:: REQUIREMENT ::
Write out word for word the lines from the one holding "Kath. Pfarrkirche hll." through the end of the data, and only those lines. Pictures stay out.

:: DATASET SECTION ::
○ ○ ○
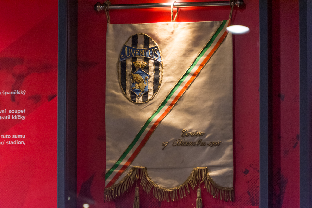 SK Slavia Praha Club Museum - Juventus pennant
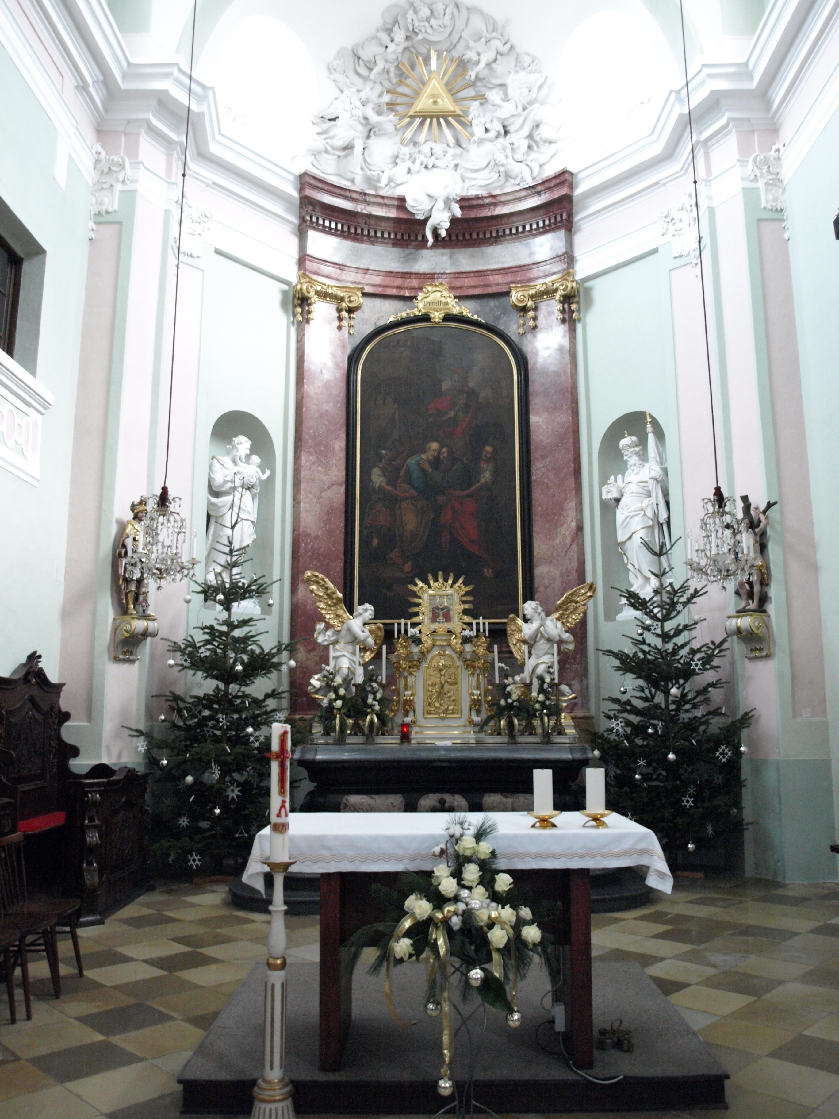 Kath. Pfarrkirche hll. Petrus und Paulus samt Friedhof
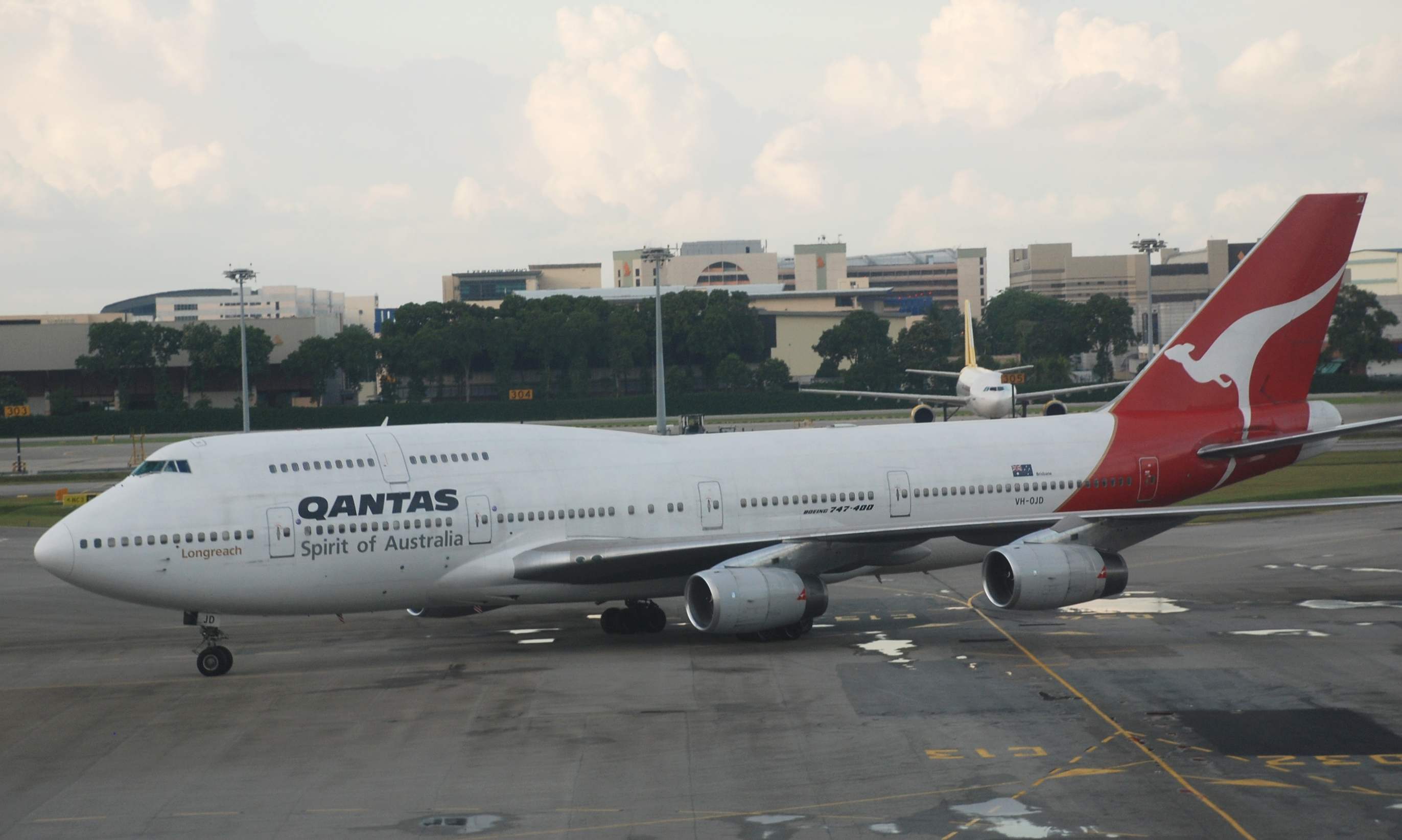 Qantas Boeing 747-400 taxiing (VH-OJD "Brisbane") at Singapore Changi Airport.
○ ○ ○
:: SOLUTION TO THE EXERCISE ::
 Kath. Pfarrkirche hll. Petrus und Paulus samt Friedhof
 Qantas Boeing 747-400 taxiing (VH-OJD "Brisbane") at Singapore Changi Airport.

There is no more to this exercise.